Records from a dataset
· · · · ·

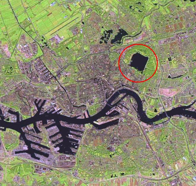 Gebaseerd op nl::Afbeelding:Rotterdam 4.45392E 51.91454N.jpg NL Rotterdam categorie:Lucht-satelietfoto Rotterdam
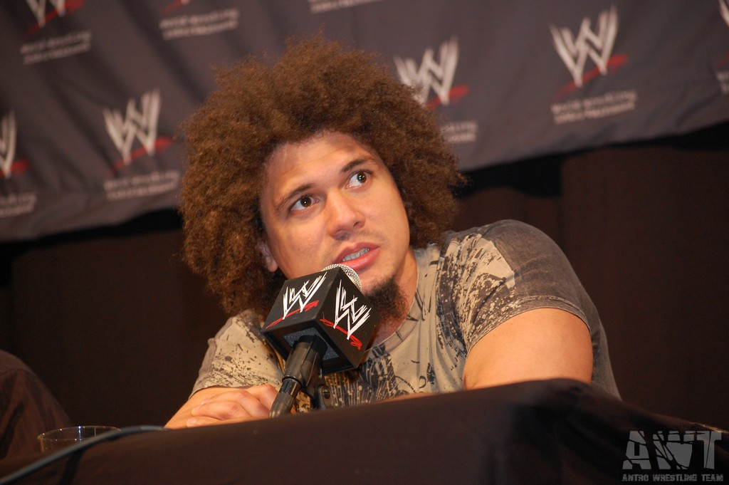 Carlos Colón, Jr. (alias Carlito) lors d'une conférence de presse en 2008.
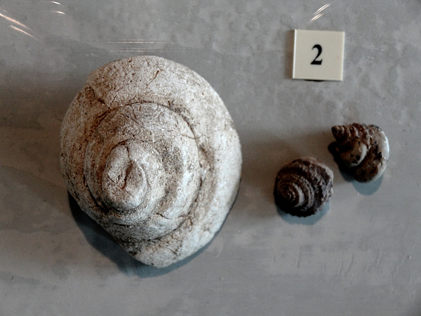 Kreiselschnecke Trochus subduplicatus dem Schwarzen Jura der Fränkische Alb; Fundort nahe Bad Staffelstein /Oberfranken; Exponat in der Petrefaktensammlung Kloster Banz
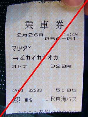 JR東海バス東名高速線（急行）の乗車券（車内発券）、東名松田→東名向ヶ丘。 撮影日：2004年02月26日 撮影者：cory 付記： 加工入り。 A ticket from Tōmei-Matsuda to Tōmei-Mukaigaoka, via JR-Tokai-Bus Tōmei-kōsoku-line. Date: 2004-02-26 (Feb 26, 2004) Author: ISAKA Yoji (cory)
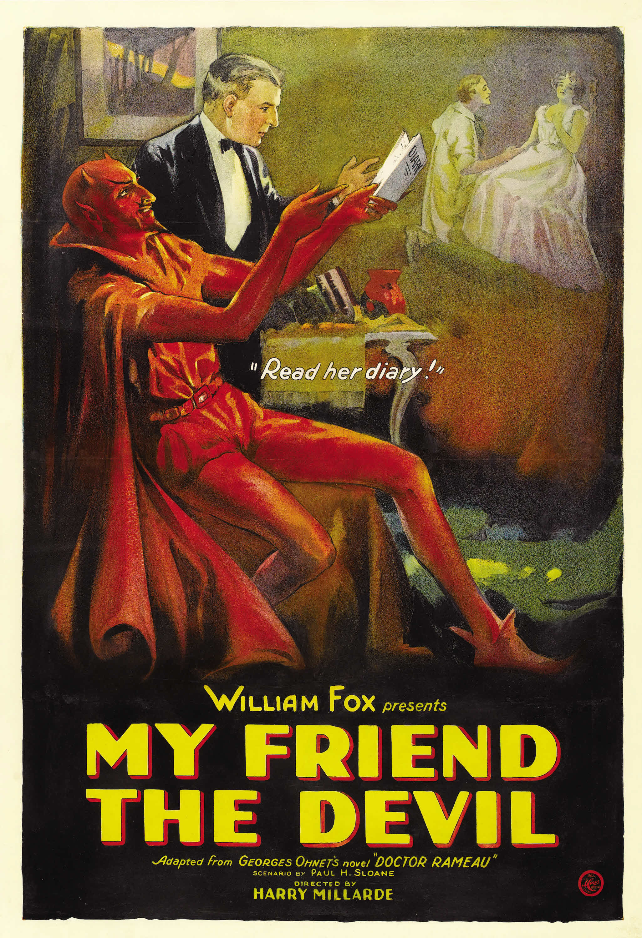 Movie poster
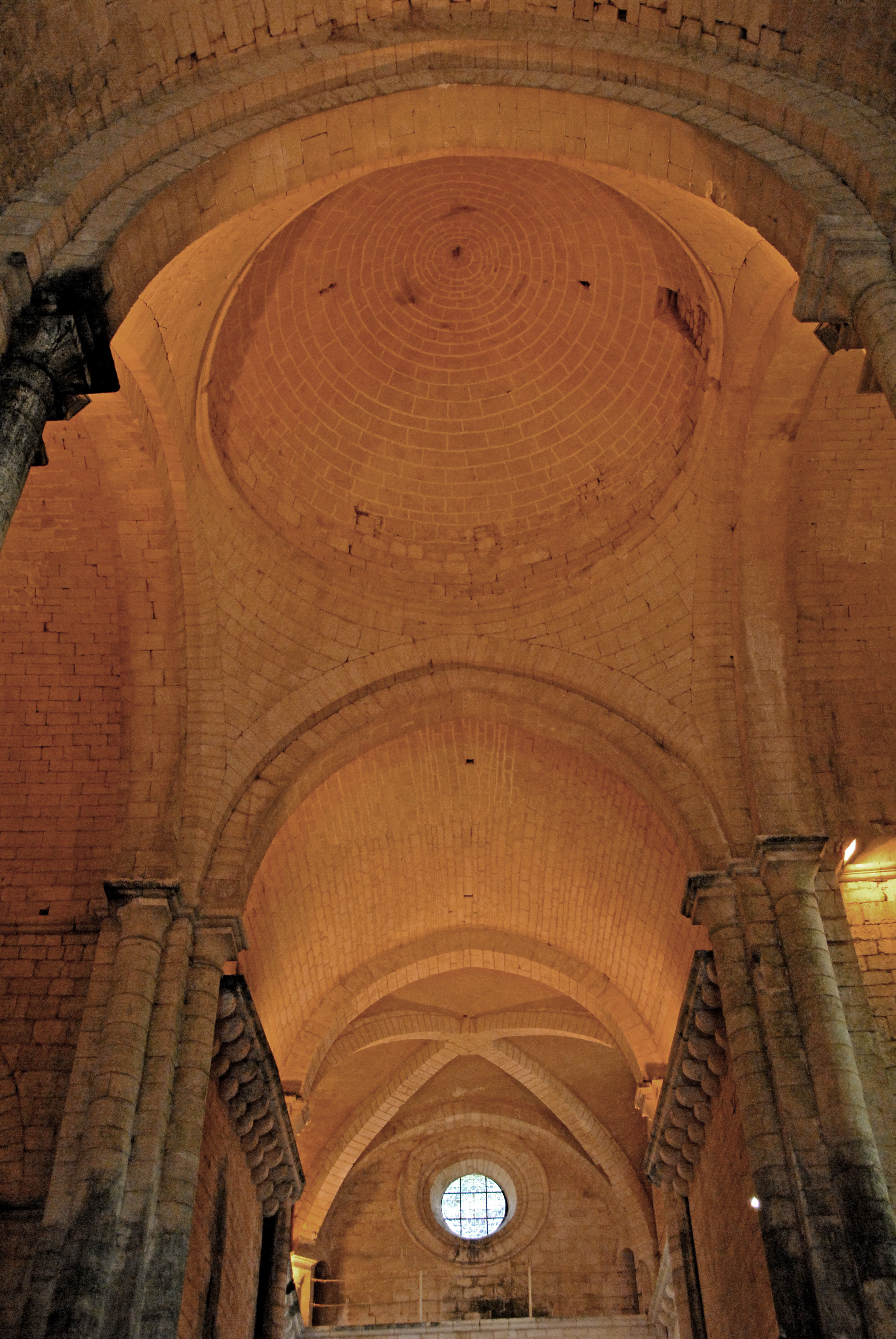 Saint-Amand-de-Coly, Vierunmgskuppel und Chorgewölbe
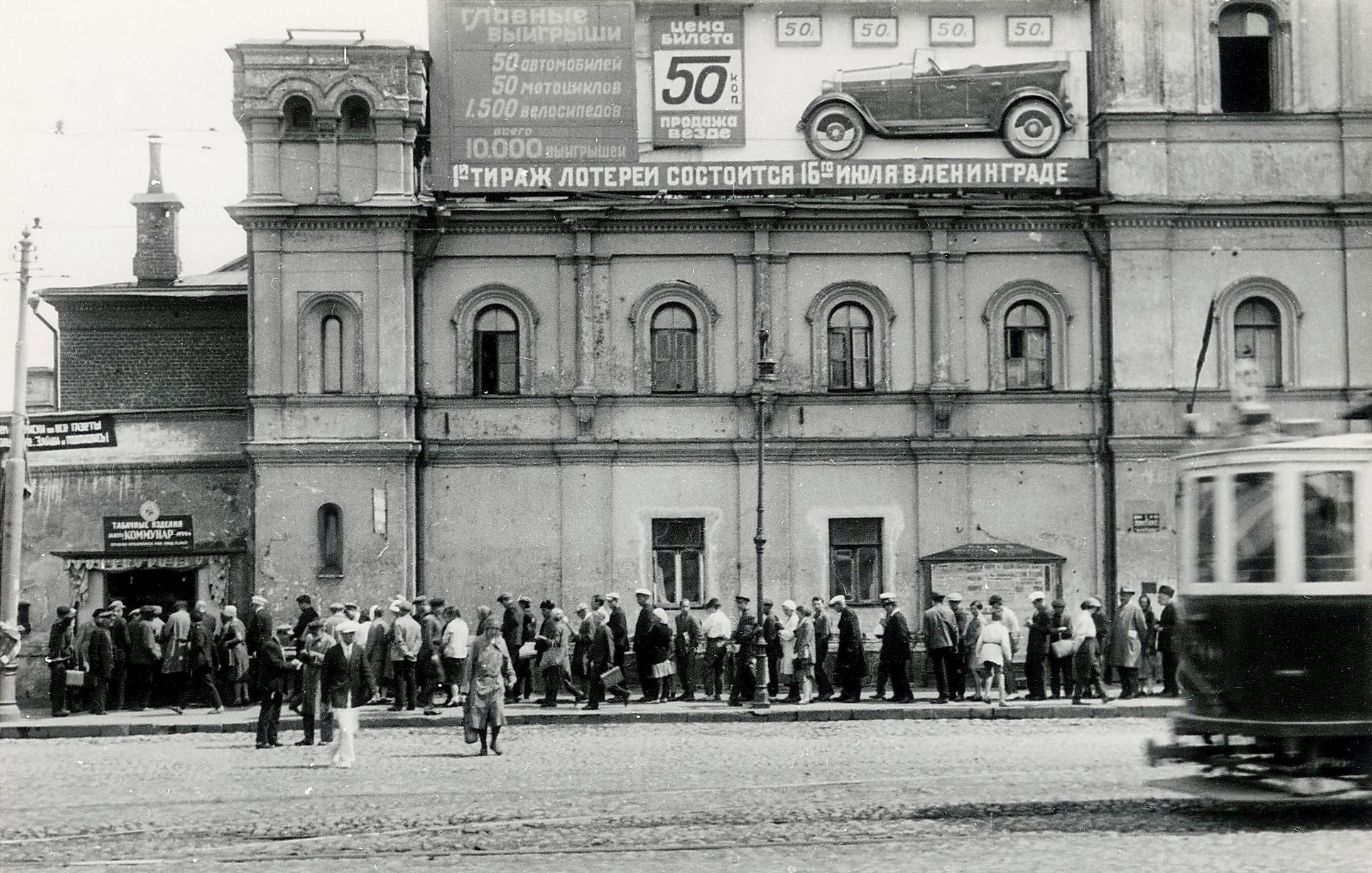 Рекламный плакат розыгрыша лотереи 16 июля 1930 года на здании Страстного монастыря, Москва
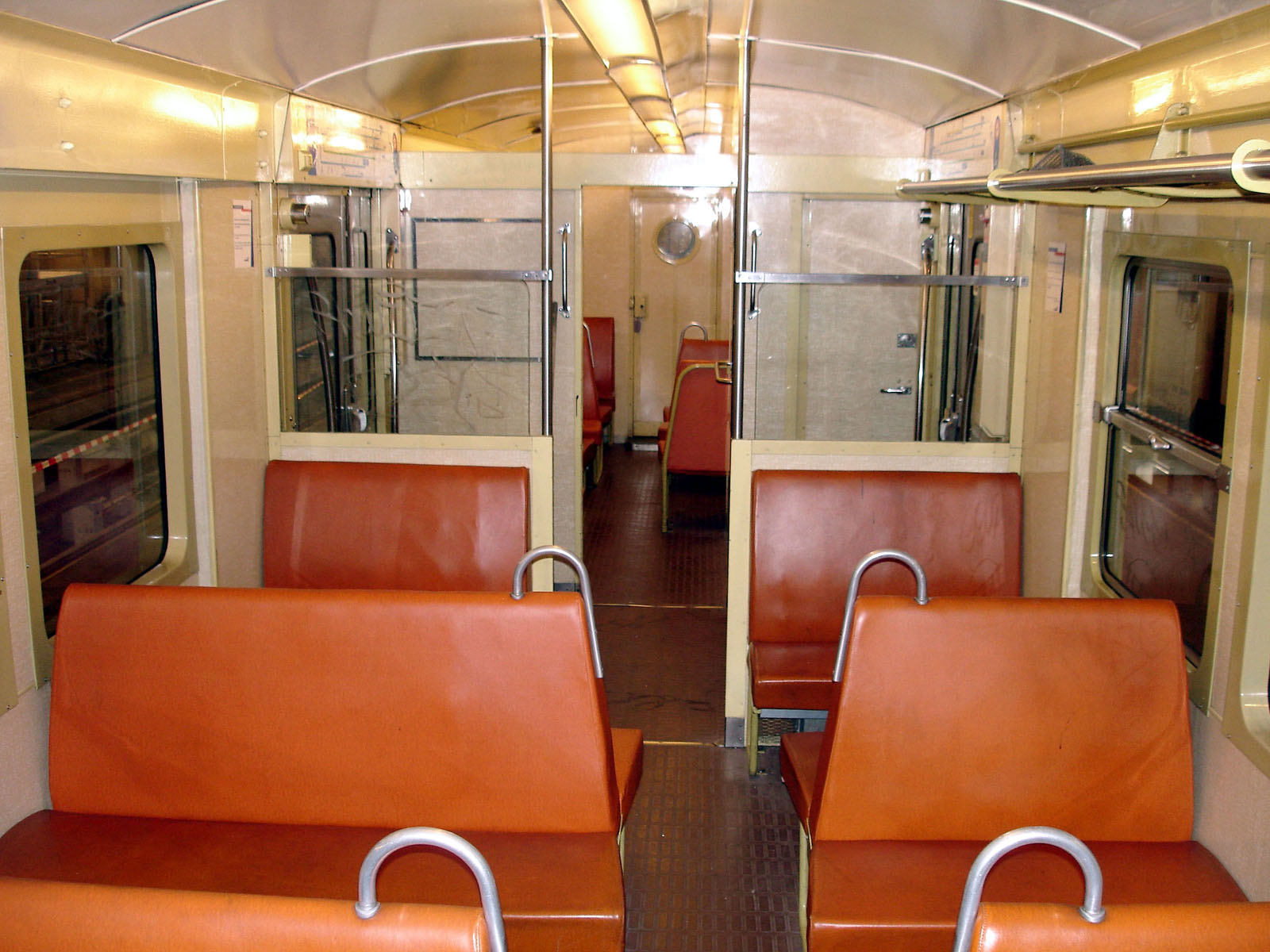 Intérieur d'un élément Z 6100 au technicentre Paris Nord-Joncherolles, Villetaneuse, Seine-Saint-Denis, France.
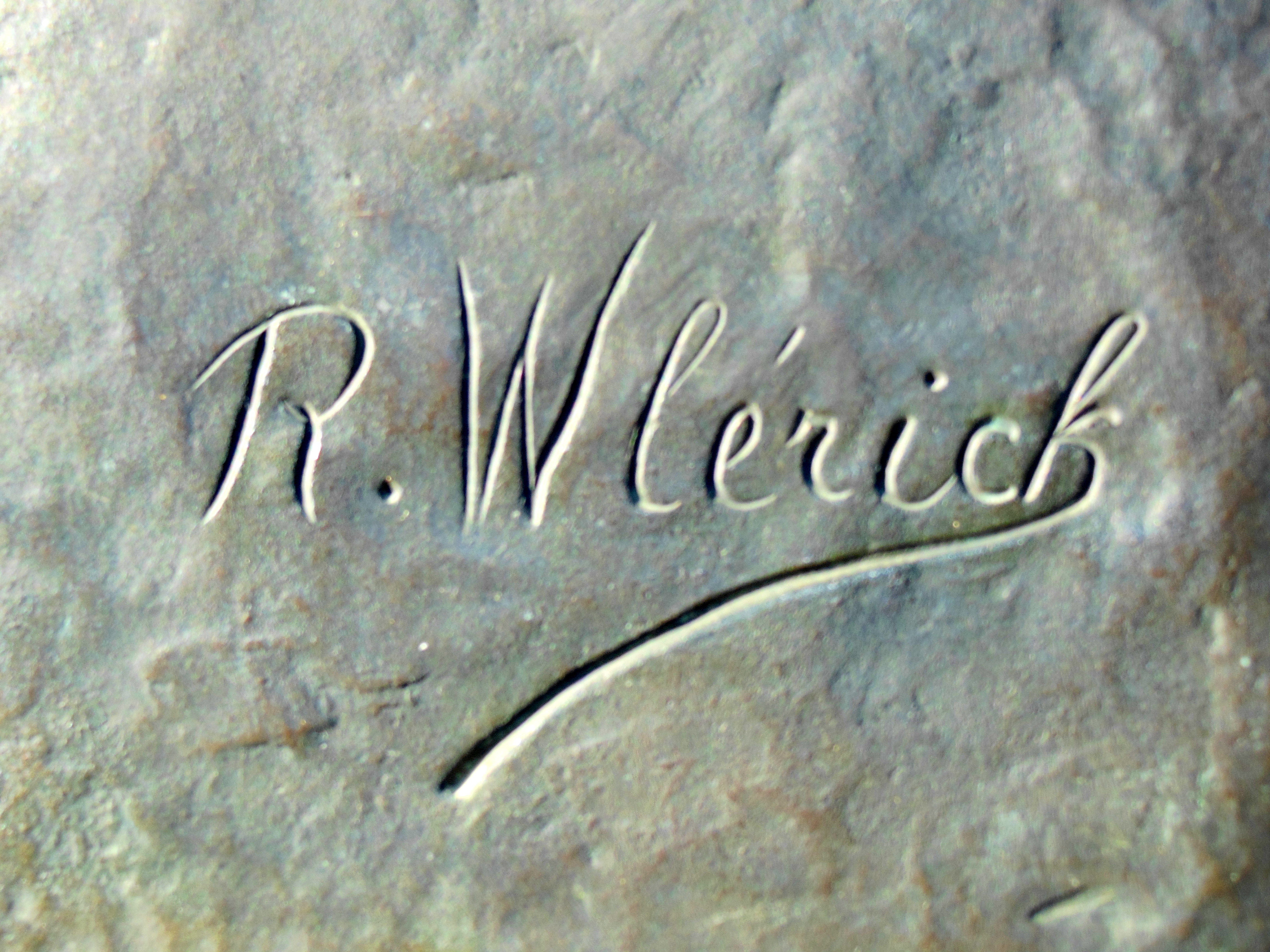 Robert Wlérick, signature d'une oeuvre.
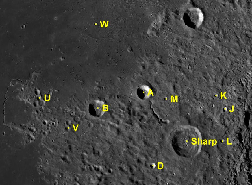 Cráter lunar Sharp. Cráteres satélite. (Imagen LRO)
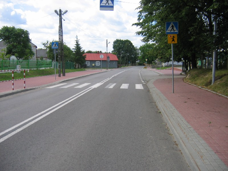 Centrum Frampola
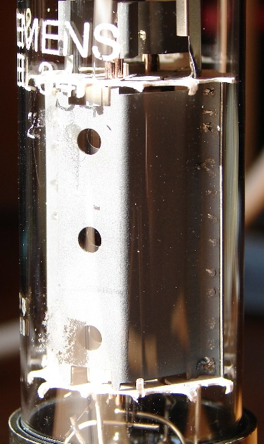 Siemens EL34 mit Strahlblech (Beam Power Version)

· · · · ·

Every entry, exactly as written: transcribe it, passing over any pictures.

 Gebaseerd op nl::Afbeelding:Rotterdam 4.45392E 51.91454N.jpg NL Rotterdam categorie:Lucht-satelietfoto Rotterdam
 Carlos Colón, Jr. (alias Carlito) lors d'une conférence de presse en 2008.
 Kreiselschnecke Trochus subduplicatus dem Schwarzen Jura der Fränkische Alb; Fundort nahe Bad Staffelstein /Oberfranken; Exponat in der Petrefaktensammlung Kloster Banz
 JR東海バス東名高速線（急行）の乗車券（車内発券）、東名松田→東名向ヶ丘。 撮影日：2004年02月26日 撮影者：cory 付記： 加工入り。 A ticket from Tōmei-Matsuda to Tōmei-Mukaigaoka, via JR-Tokai-Bus Tōmei-kōsoku-line. Date: 2004-02-26 (Feb 26, 2004) Author: ISAKA Yoji (cory)
 Movie poster
 Saint-Amand-de-Coly, Vierunmgskuppel und Chorgewölbe
 Рекламный плакат розыгрыша лотереи 16 июля 1930 года на здании Страстного монастыря, Москва
 Intérieur d'un élément Z 6100 au technicentre Paris Nord-Joncherolles, Villetaneuse, Seine-Saint-Denis, France.
 Robert Wlérick, signature d'une oeuvre.
 Cráter lunar Sharp. Cráteres satélite. (Imagen LRO)
 Centrum Frampola
 Siemens EL34 mit Strahlblech (Beam Power Version)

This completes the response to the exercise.